*Brief:* Leaving out all pictures, write out word for word the lines from the one containing "Монгуша Борахович Кенин-Лопсан" to the end of the data below.

-=-=-=-=-

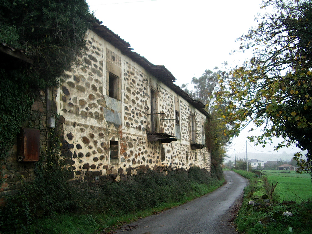 Cada de la Abadia en San Vitorio de Ribas de Mino en O Savinao (Lugo, Espana). Picture taken by me in November 2006.
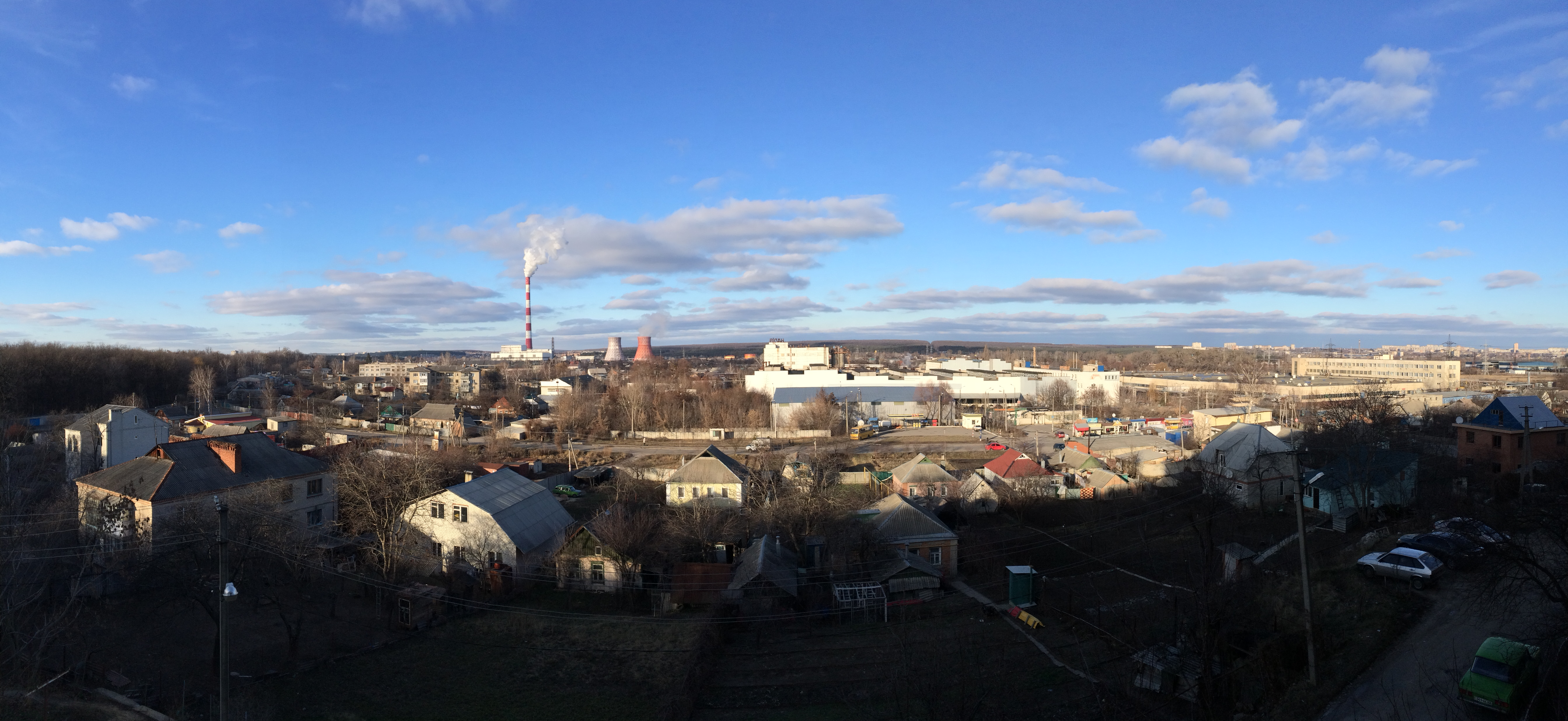 Панорама посёлка Песочин. Вид с Савиной горы.
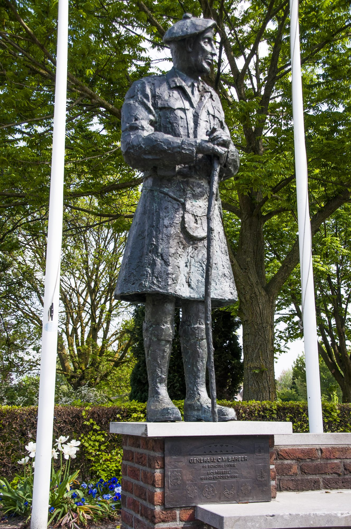 oorlogsstandbeeld Generaal Barber, Raadhuisstraat Oisterwijk/Moergestel
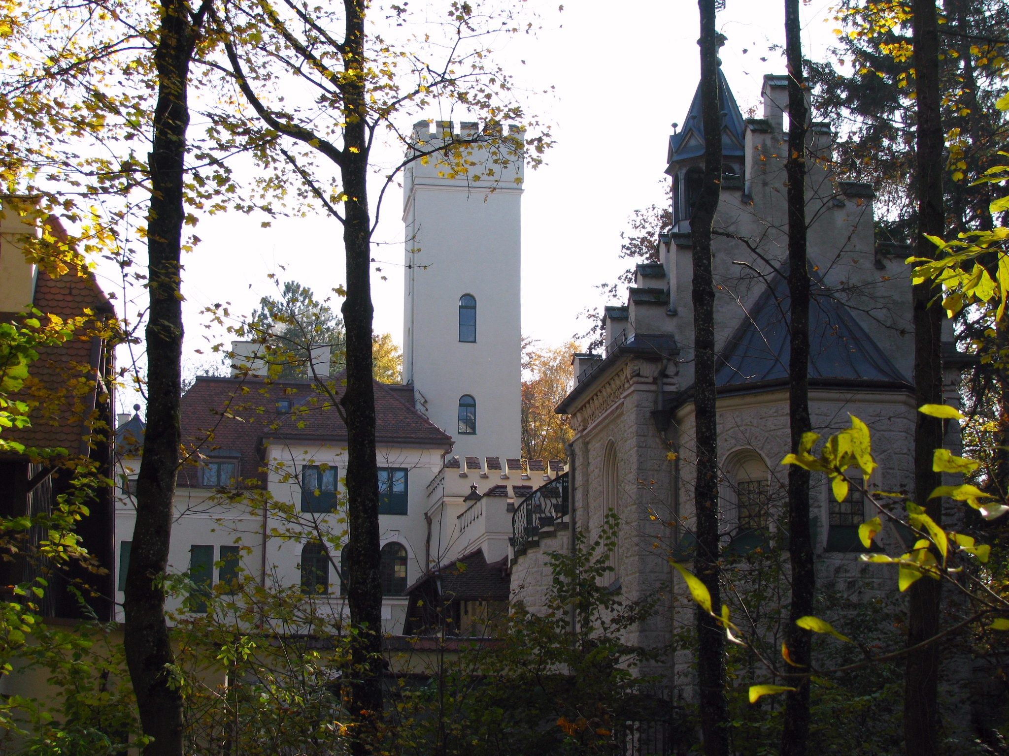 Gilmer Schloss im Münchner Stadtteil Allach an der Stadtgrenze zu Karlsfeld
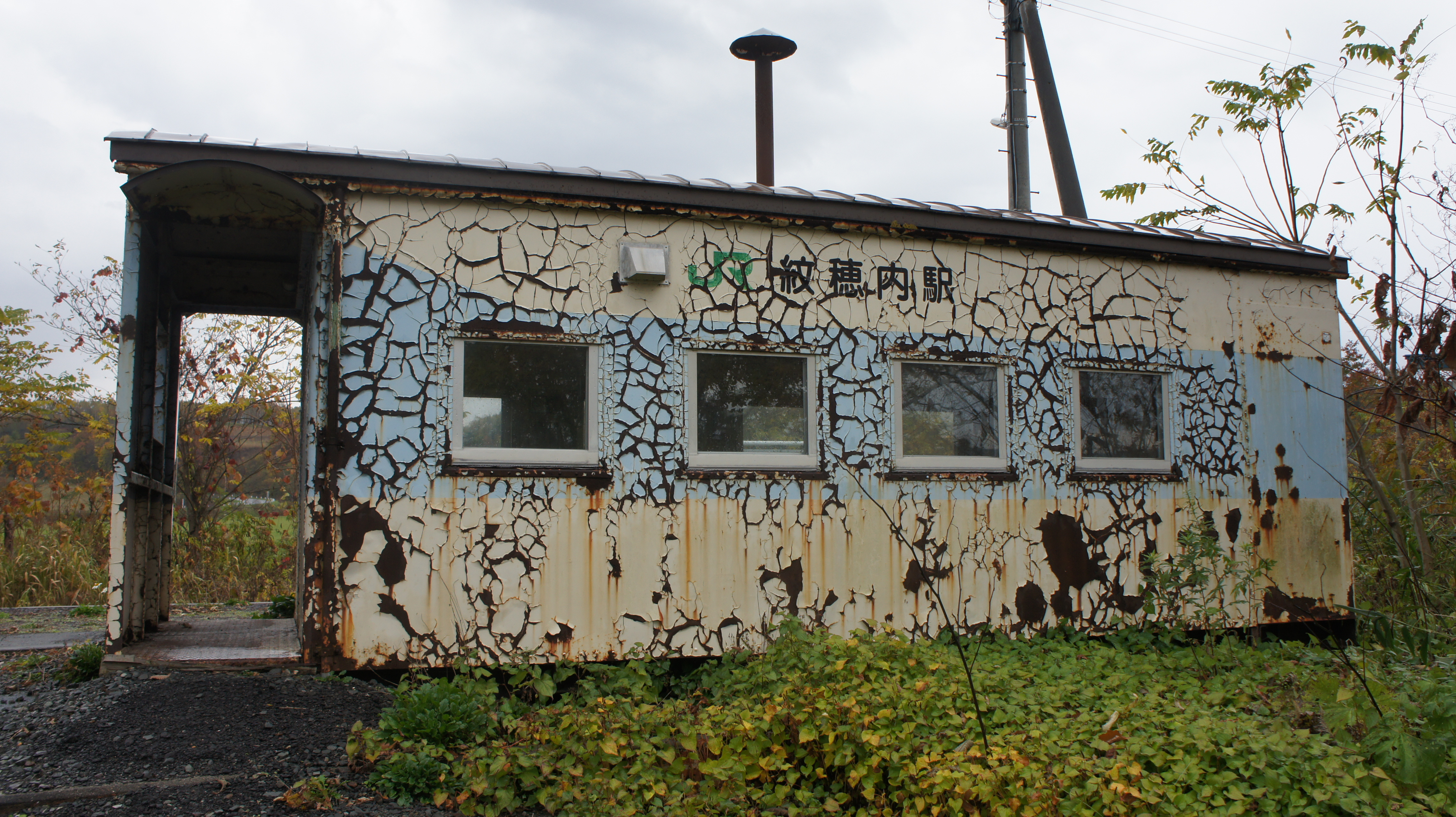 JR宗谷本線・紋穂内駅の駅舎 Sony NEX-3
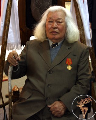 Монгуша Борахович Кенин-Лопсан на выставке Национального музея Республики Тыва "Зов бубнов", 2010 г. 85-летие ученого, шамановеда, этногрфа, доктора исторических наук, обладателя звания "Живое сокровище шаманизма"американского фонда по исследованию шаманизма, заслуженного деятеля науки и культуры
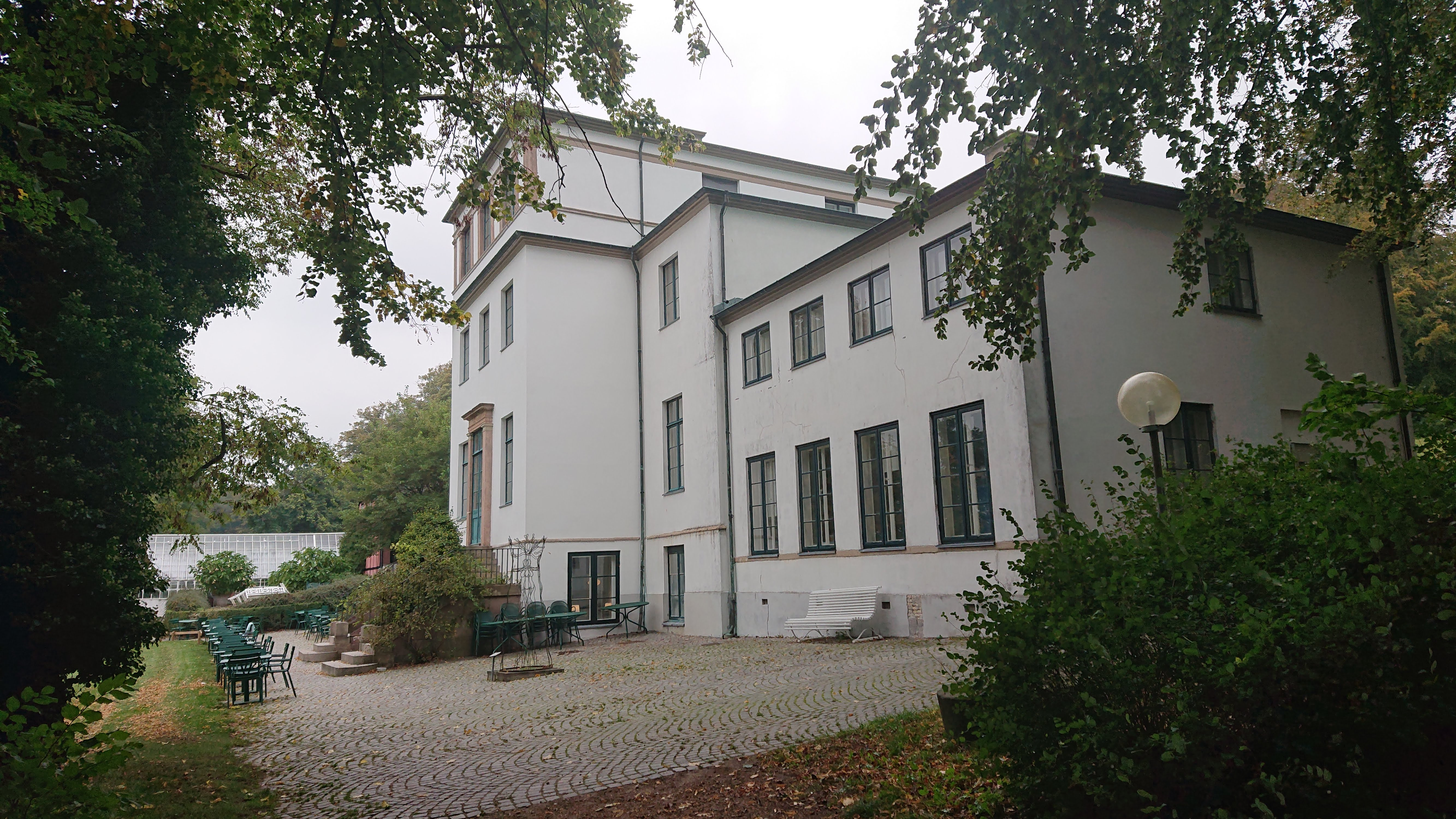 Sophienholm, Nybrovej 401, 2800
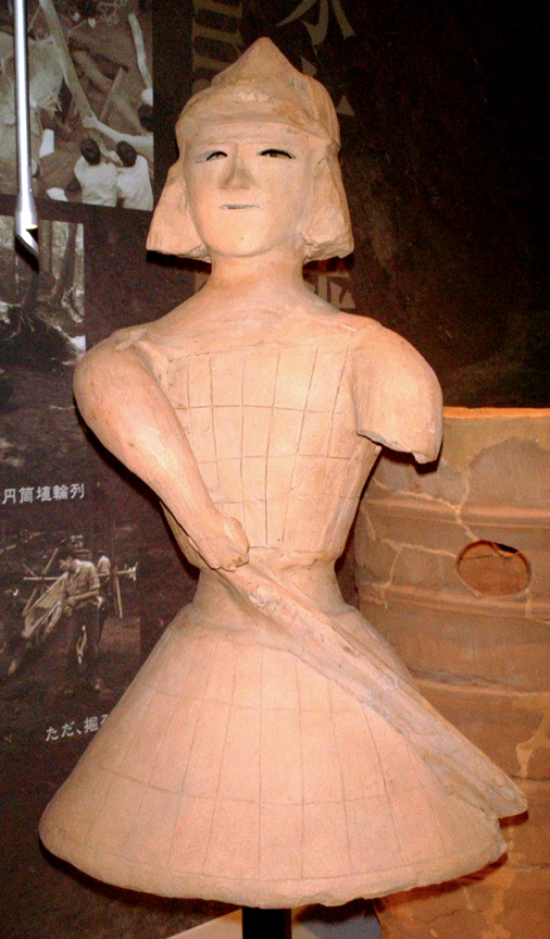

-=-=-=-=-

*Answer to this exercise:*
 Монгуша Борахович Кенин-Лопсан на выставке Национального музея Республики Тыва "Зов бубнов", 2010 г. 85-летие ученого, шамановеда, этногрфа, доктора исторических наук, обладателя звания "Живое сокровище шаманизма"американского фонда по исследованию шаманизма, заслуженного деятеля науки и культуры
 Sophienholm, Nybrovej 401, 2800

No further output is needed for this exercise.